=== ENTRIES PROVIDED ===
===============

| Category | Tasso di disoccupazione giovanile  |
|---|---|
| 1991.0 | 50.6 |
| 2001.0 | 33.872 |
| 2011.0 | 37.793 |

===============

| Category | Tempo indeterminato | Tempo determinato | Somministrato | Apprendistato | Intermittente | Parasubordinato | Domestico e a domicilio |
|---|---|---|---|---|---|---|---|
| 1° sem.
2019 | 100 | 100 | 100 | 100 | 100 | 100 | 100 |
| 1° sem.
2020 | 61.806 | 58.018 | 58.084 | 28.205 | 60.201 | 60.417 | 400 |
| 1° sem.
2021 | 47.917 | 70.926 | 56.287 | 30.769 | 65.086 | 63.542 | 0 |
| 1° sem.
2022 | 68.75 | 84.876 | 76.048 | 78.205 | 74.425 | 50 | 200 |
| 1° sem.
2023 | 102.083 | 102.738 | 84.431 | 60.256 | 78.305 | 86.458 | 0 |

===============

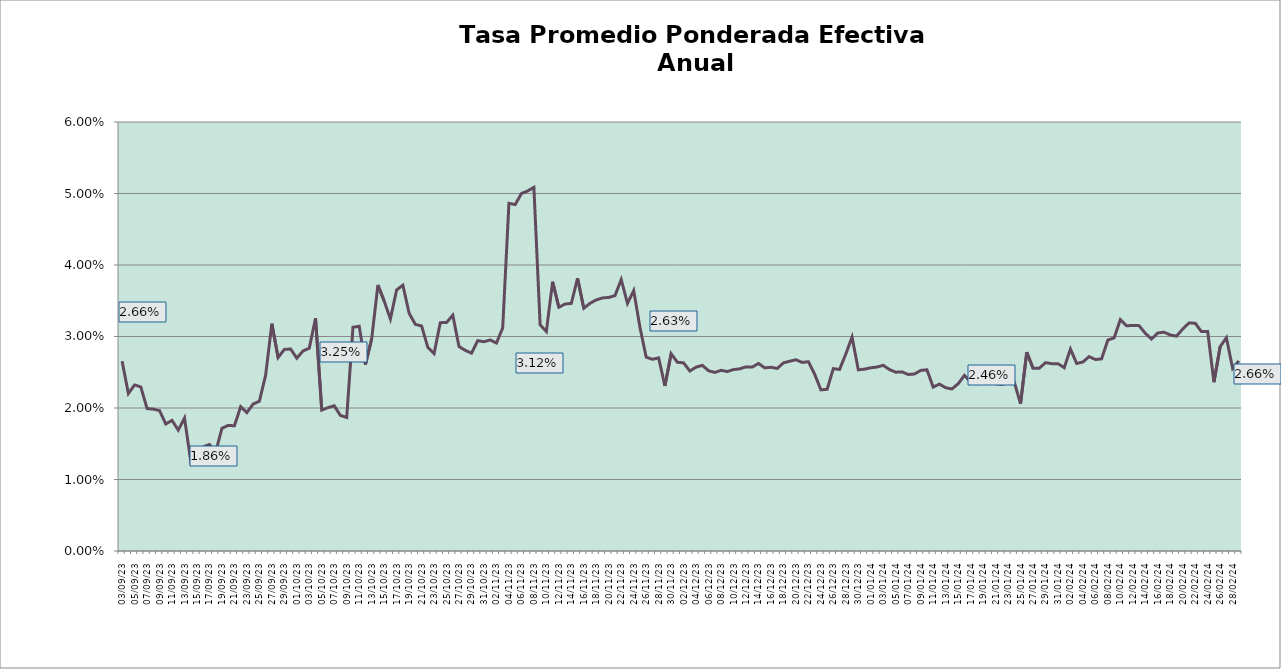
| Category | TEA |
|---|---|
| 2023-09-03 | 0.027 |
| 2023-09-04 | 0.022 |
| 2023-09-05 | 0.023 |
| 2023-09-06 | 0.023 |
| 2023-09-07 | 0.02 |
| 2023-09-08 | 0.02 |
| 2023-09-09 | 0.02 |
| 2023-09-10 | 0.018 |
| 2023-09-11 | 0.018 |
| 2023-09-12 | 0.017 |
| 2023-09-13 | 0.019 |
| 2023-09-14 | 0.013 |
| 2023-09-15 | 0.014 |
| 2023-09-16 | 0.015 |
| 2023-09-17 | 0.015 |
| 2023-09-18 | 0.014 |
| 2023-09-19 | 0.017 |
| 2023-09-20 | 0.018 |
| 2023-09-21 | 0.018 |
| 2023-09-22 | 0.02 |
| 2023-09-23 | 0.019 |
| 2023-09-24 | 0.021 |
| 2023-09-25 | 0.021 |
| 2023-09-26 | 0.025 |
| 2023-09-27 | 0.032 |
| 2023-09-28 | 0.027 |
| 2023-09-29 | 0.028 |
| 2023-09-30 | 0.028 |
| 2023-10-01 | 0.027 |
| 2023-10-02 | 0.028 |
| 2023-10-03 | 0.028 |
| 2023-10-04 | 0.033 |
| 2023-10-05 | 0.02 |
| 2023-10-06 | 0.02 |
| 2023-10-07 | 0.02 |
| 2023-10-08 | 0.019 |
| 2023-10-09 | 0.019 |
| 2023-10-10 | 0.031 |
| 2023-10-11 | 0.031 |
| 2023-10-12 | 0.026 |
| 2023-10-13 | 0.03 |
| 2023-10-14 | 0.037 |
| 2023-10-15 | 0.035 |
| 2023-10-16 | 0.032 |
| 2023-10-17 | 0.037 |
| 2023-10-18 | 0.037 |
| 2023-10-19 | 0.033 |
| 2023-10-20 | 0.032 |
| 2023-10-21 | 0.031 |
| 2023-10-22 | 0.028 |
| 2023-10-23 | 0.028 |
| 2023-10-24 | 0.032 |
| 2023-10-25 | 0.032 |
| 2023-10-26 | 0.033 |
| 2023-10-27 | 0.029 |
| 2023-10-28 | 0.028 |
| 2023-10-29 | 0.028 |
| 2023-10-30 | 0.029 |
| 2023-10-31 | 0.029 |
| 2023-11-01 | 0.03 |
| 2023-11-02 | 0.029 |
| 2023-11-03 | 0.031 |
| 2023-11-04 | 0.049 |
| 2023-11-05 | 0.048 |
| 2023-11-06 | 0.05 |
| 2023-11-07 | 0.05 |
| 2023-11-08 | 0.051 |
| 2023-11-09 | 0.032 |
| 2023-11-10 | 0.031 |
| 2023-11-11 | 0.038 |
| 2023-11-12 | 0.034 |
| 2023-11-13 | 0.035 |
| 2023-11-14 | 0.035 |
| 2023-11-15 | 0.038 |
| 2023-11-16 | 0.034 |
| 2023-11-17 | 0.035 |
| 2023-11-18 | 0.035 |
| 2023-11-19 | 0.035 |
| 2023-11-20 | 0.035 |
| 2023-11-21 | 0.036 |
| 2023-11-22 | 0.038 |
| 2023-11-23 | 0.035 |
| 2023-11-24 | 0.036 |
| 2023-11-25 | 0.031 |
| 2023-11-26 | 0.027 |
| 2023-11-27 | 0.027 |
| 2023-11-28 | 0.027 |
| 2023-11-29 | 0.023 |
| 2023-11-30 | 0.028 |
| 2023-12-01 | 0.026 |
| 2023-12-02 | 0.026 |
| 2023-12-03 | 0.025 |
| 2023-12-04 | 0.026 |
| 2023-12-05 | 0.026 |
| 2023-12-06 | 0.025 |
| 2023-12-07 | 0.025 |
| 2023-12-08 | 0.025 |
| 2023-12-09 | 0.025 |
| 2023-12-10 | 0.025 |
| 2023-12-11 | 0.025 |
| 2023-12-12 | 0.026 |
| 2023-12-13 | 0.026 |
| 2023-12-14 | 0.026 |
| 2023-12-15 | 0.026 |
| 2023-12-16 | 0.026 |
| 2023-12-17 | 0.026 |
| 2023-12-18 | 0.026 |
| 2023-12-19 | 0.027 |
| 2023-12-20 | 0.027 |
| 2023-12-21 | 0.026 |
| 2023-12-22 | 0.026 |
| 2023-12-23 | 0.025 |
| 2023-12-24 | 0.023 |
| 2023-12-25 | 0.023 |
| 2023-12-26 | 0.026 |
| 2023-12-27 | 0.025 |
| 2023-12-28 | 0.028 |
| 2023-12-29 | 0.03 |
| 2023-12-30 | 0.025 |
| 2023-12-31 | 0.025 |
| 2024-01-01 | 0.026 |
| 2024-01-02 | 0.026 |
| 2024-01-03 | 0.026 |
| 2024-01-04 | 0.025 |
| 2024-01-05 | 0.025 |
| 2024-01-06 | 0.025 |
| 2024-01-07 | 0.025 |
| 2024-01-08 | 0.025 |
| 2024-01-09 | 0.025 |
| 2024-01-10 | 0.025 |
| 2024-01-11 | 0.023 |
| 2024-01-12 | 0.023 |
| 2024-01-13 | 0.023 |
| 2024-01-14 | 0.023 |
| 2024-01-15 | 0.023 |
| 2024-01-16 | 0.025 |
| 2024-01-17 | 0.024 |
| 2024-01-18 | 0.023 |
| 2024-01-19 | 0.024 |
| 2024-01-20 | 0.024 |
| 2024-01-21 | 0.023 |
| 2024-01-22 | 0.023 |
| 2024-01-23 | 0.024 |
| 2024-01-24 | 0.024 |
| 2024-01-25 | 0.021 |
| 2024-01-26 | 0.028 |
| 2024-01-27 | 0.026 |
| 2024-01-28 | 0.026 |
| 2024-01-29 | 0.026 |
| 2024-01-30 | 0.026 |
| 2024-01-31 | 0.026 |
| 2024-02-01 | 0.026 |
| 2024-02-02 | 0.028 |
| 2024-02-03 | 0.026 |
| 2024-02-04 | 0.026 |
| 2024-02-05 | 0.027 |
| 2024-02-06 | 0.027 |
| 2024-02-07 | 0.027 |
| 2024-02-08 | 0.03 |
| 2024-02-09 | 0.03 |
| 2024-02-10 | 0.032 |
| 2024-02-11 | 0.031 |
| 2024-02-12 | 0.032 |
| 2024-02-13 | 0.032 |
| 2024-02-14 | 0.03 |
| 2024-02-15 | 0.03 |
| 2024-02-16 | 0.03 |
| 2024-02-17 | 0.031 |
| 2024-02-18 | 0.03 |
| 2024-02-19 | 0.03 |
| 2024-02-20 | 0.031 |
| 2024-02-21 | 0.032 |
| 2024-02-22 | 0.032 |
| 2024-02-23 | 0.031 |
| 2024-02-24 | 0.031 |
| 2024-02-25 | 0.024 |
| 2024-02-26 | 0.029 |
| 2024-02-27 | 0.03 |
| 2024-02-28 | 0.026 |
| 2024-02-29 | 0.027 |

===============

=== TASK OBJECTIVE ===
Using the data above, reproduce exactly the lines between those holding "2023-12-13 | 0.026 |" and "2024-02-20 | 0.031 |", inclusive, and no others.

=== EXERCISE ANSWER ===
| 2023-12-13 | 0.026 |
| 2023-12-14 | 0.026 |
| 2023-12-15 | 0.026 |
| 2023-12-16 | 0.026 |
| 2023-12-17 | 0.026 |
| 2023-12-18 | 0.026 |
| 2023-12-19 | 0.027 |
| 2023-12-20 | 0.027 |
| 2023-12-21 | 0.026 |
| 2023-12-22 | 0.026 |
| 2023-12-23 | 0.025 |
| 2023-12-24 | 0.023 |
| 2023-12-25 | 0.023 |
| 2023-12-26 | 0.026 |
| 2023-12-27 | 0.025 |
| 2023-12-28 | 0.028 |
| 2023-12-29 | 0.03 |
| 2023-12-30 | 0.025 |
| 2023-12-31 | 0.025 |
| 2024-01-01 | 0.026 |
| 2024-01-02 | 0.026 |
| 2024-01-03 | 0.026 |
| 2024-01-04 | 0.025 |
| 2024-01-05 | 0.025 |
| 2024-01-06 | 0.025 |
| 2024-01-07 | 0.025 |
| 2024-01-08 | 0.025 |
| 2024-01-09 | 0.025 |
| 2024-01-10 | 0.025 |
| 2024-01-11 | 0.023 |
| 2024-01-12 | 0.023 |
| 2024-01-13 | 0.023 |
| 2024-01-14 | 0.023 |
| 2024-01-15 | 0.023 |
| 2024-01-16 | 0.025 |
| 2024-01-17 | 0.024 |
| 2024-01-18 | 0.023 |
| 2024-01-19 | 0.024 |
| 2024-01-20 | 0.024 |
| 2024-01-21 | 0.023 |
| 2024-01-22 | 0.023 |
| 2024-01-23 | 0.024 |
| 2024-01-24 | 0.024 |
| 2024-01-25 | 0.021 |
| 2024-01-26 | 0.028 |
| 2024-01-27 | 0.026 |
| 2024-01-28 | 0.026 |
| 2024-01-29 | 0.026 |
| 2024-01-30 | 0.026 |
| 2024-01-31 | 0.026 |
| 2024-02-01 | 0.026 |
| 2024-02-02 | 0.028 |
| 2024-02-03 | 0.026 |
| 2024-02-04 | 0.026 |
| 2024-02-05 | 0.027 |
| 2024-02-06 | 0.027 |
| 2024-02-07 | 0.027 |
| 2024-02-08 | 0.03 |
| 2024-02-09 | 0.03 |
| 2024-02-10 | 0.032 |
| 2024-02-11 | 0.031 |
| 2024-02-12 | 0.032 |
| 2024-02-13 | 0.032 |
| 2024-02-14 | 0.03 |
| 2024-02-15 | 0.03 |
| 2024-02-16 | 0.03 |
| 2024-02-17 | 0.031 |
| 2024-02-18 | 0.03 |
| 2024-02-19 | 0.03 |
| 2024-02-20 | 0.031 |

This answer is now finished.